Extract Camera View Vector for Three.js Rim Lighting

This article explains how to extract the camera viewing direction vector in a Three.js custom shader to create a rim lighting (Fresnel) effect. You will learn how to leverage Three.js’s built-in matrices to calculate the view direction in view space, write the vertex and fragment shader GLSL code, and implement the final glowing rim effect on a 3D mesh.

To implement rim lighting, you need to calculate the angle between the surface normal of your 3D model and the direction pointing toward the camera (the viewing direction). When these two vectors are perpendicular (at the edges of the object from the camera’s perspective), the rim light is at its brightest.

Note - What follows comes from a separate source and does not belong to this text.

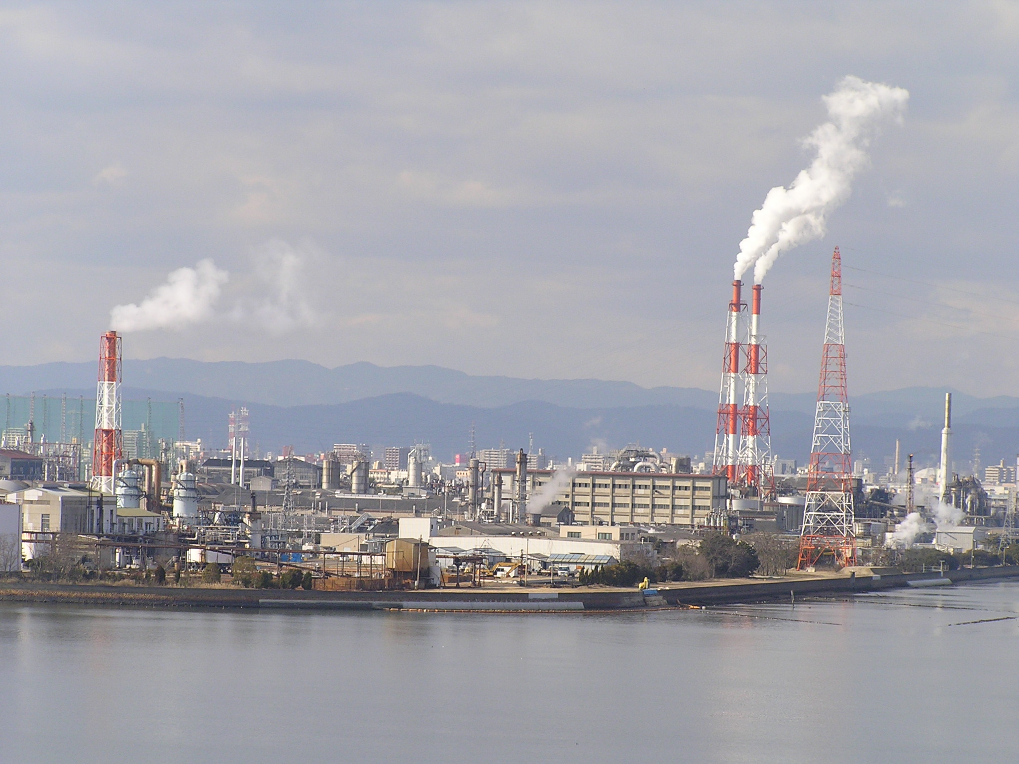 Okayama City Kounan industrial zone

While you can pass the camera’s world position using uniforms, the most efficient way to achieve this in Three.js is to perform the calculations in view space (camera space). In view space, the camera is always positioned at the origin (0, 0, 0).

1. The Vertex Shader

In the vertex shader, you transform both the vertex normals and the vertex positions into view space. Because the camera is at (0, 0, 0) in view space, the vector from the vertex to the camera is simply the negative of the vertex’s view-space position.

varying vec3 vNormal;
varying vec3 vViewPosition;

void main() {
    // Transform normal to view space and pass to fragment shader
    vNormal = normalize(normalMatrix * normal);

    // Transform position to view space
    vec4 mvPosition = modelViewMatrix * vec4(position, 1.0);
    
    // The vector from the surface point to the camera
    vViewPosition = -mvPosition.xyz;

    gl_Position = projectionMatrix * mvPosition;
}

2. The Fragment Shader

In the fragment shader, you normalize the interpolated vectors and calculate the dot product between the surface normal and the view direction vector.

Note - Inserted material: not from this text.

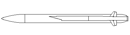 Profil du missile nucléaire ASMPProfile of nuclear missile ASMP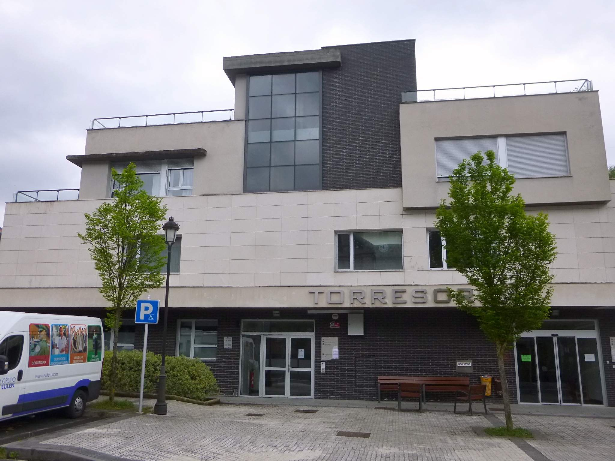 Antzuola - Auditorio Torresoroa

A dot product of 1.0 means the surface is directly facing the camera, while 0.0 means the surface is perpendicular to the camera (the edges). By subtracting this result from 1.0, you isolate the edges of the geometry.

varying vec3 vNormal;
varying vec3 vViewPosition;

uniform vec3 uRimColor;
uniform float uRimPower;

void main() {
    // Re-normalize the interpolated vectors
    vec3 normal = normalize(vNormal);
    vec3 viewDir = normalize(vViewPosition);

    // Calculate the rim lighting intensity (Fresnel effect)
    float rim = 1.0 - max(dot(normal, viewDir), 0.0);

    // Raise to a power to sharpen the edge glow
    rim = pow(rim, uRimPower);

    // Output the final glowing color
    gl_FragColor = vec4(uRimColor * rim, 1.0);
}

3. Setting Up the Three.js Material

To use these shaders, instantiate a THREE.ShaderMaterial and declare the uniforms for the rim color and the power (which controls the thickness and sharpness of the glow).

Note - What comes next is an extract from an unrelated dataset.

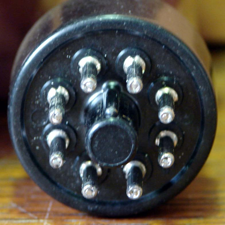 Oktalockel einer EL34-Elektronenröhre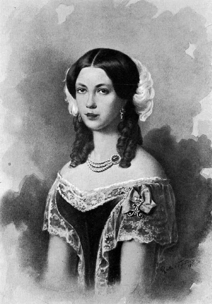 Мария Павловна Родзянко, ур. Витовтова (1827-1859), фрейлина, с 1850 года жена В.М.Родзянко (1820-1893).

const rimMaterial = new THREE.ShaderMaterial({
    vertexShader: vertexShaderSource,
    fragmentShader: fragmentShaderSource,
    uniforms: {
        uRimColor: { value: new THREE.Color(0x00ffcc) },
        uRimPower: { value: 3.0 } // Higher values make the rim thinner
    },
    transparent: true,
    blending: THREE.AdditiveBlending
});

Using view space eliminates the need to manually update a cameraPosition uniform in your JavaScript render loop, as Three.js automatically manages the modelViewMatrix and normalMatrix for you.